(Data to use begins)

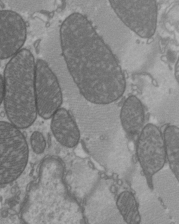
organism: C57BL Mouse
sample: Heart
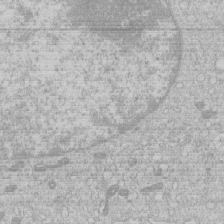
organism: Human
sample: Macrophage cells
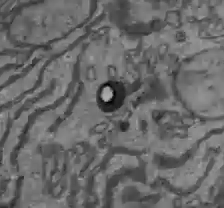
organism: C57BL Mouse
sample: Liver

(Data to use ends)
(Data to use begins)

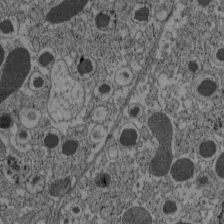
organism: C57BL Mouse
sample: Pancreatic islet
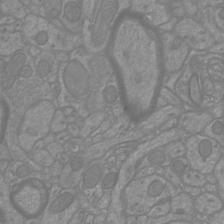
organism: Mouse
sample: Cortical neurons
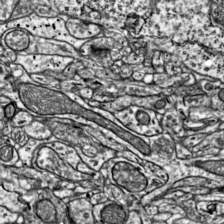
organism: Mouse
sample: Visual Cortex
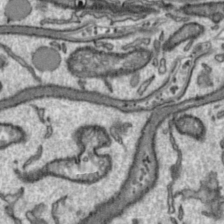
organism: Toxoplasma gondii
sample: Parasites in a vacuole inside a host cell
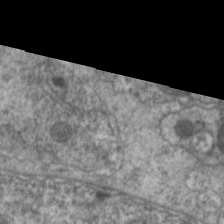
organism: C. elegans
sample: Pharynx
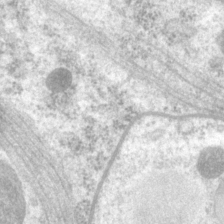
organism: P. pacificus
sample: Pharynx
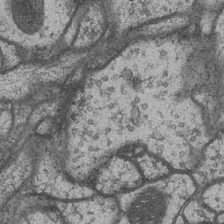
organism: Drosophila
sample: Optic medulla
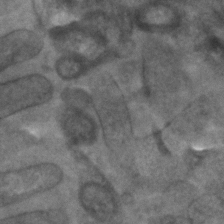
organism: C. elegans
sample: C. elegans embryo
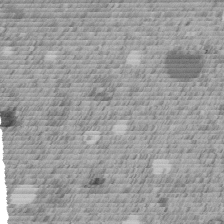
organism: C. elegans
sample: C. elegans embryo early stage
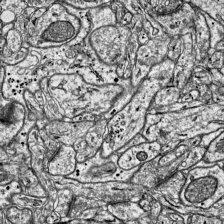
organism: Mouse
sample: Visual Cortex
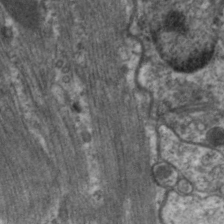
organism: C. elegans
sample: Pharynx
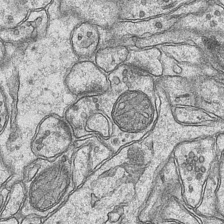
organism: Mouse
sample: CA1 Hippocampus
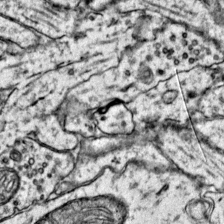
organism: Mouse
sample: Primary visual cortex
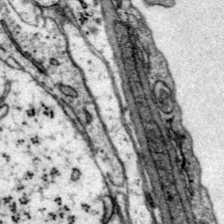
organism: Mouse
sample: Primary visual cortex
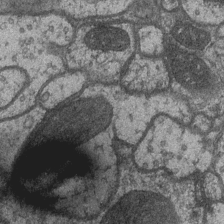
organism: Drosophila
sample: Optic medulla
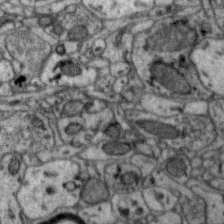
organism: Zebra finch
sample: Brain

(Data to use ends)

Task to carry out: Nothing but the lines from the one with "sample: CA1 Hippocampus" up to and including the one with "sample: Brain" should be printed, exactly as they read above. Please keep the pictures out.

Written response:
sample: CA1 Hippocampus
organism: Mouse
sample: Primary visual cortex
organism: Mouse
sample: Primary visual cortex
organism: Drosophila
sample: Optic medulla
organism: Zebra finch
sample: Brain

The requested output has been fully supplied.